Here you go Chaitanya
# custom class sub-classed from Graph for low-memory requirements as you don't need edge weights
class ThinGraph(nx.Graph):
all_edge_dict = {"weight": 1}
def single_edge_dict(self):
return self.all_edge_dict
edge_attr_dict_factory = single_edge_dict
# create a blank Graph object from the Networkx library
G = ThinGraph()
# add nodes to G
nodes_array =[]
customer_id_phone_edges_array = []
customer_id_email_edges_array = []
for _,row in df.iterrows():
nodes_array.append((row["cust_id"],{"label":"Customer ID"}))
nodes_array.append((row["phone"],{"label":"Phone"}))
nodes_array.append((row["email"],{"label":"Email"}))
# Create your customer_ID, phone graph edges
customer_id_phone_edges_array.append((row["cust_id"],row["phone"]))

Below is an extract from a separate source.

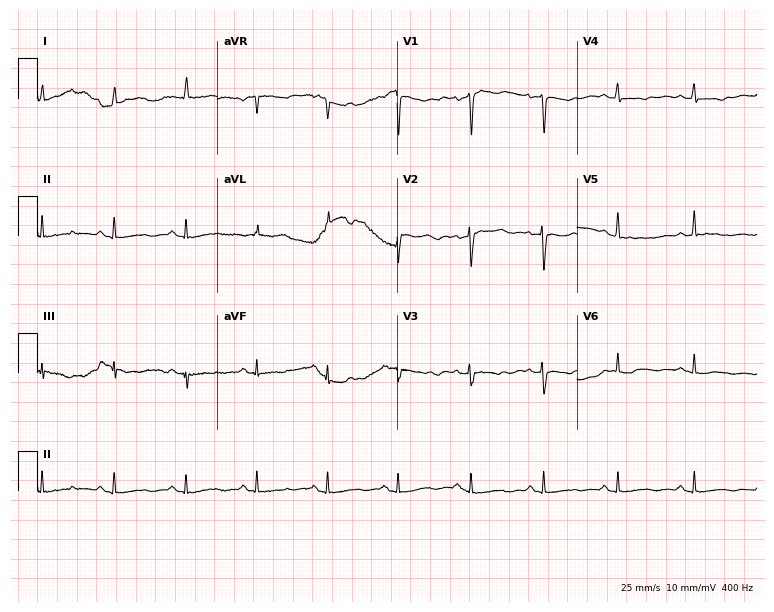
ECG (7.3-second recording at 400 Hz) — a female, 39 years old. Labelled as a normal ECG.
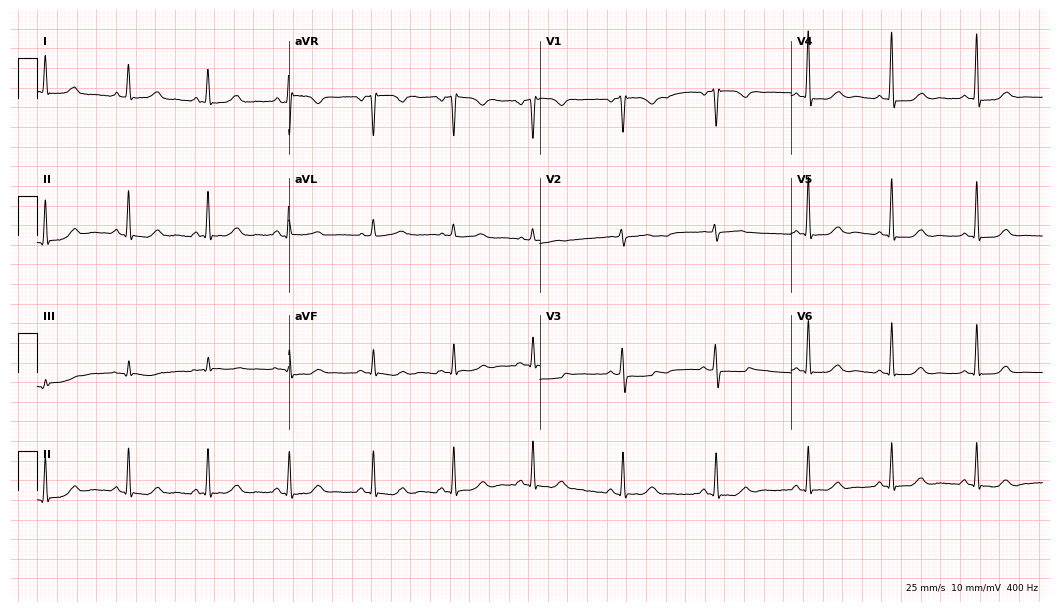
12-lead ECG (10.2-second recording at 400 Hz) from a woman, 57 years old. Screened for six findings — first-degree AV block, right bundle branch block (RBBB), left bundle branch block (LBBB), sinus bradycardia, atrial fibrillation (AF), sinus tachycardia — none is recorded. Other findings, if any, are not listed.

# Create your customer_ID, email graph edges
customer_id_email_edges_array.append((row["cust_id"],row["email"]))
#Add the nodes and edges
G.add_nodes_from(nodes_array)
G.add_edges_from(customer_id_phone_edges_array)
G.add_edges_from(customer_id_email_edges_array)
# delete objects to free up memory
del nodes_array
del customer_id_phone_edges_array
del customer_id_email_edges_array
# run the connected components algorithm
components = nx.connected_components(G)
comp_dict = {idx: comp for idx, comp in enumerate(components)}
attr = {n: comp_id for comp_id, nodes in comp_dict.items() for n in nodes}
nx.set_node_attributes(G, attr,"component")
# Examine the result
G.nodes(data=True)
For your given data, you will get the output
NodeDataView({1: {'label': 'Customer ID', 'component': 0}, 678: {'label': 'Phone', 'component': 0}, 'a': {'label': 'Email', 'component': 0}, 2: {'label': 'Customer ID', 'component': 0}, 'b': {'label': 'Email', 'component': 0}, 3: {'label': 'Customer ID', 'component': 0}, 987: {'label': 'Phone', 'component': 0}, 4: {'label': 'Customer ID', 'component': 1}, 456: {'label': 'Phone', 'component': 1}, 'd': {'label': 'Email', 'component': 1}, 5: {'label': 'Customer ID', 'component': 1}, 654: {'label': 'Phone', 'component': 1}, 7: {'label': 'Customer ID', 'component': 1}, 'f': {'label': 'Email', 'component': 1}})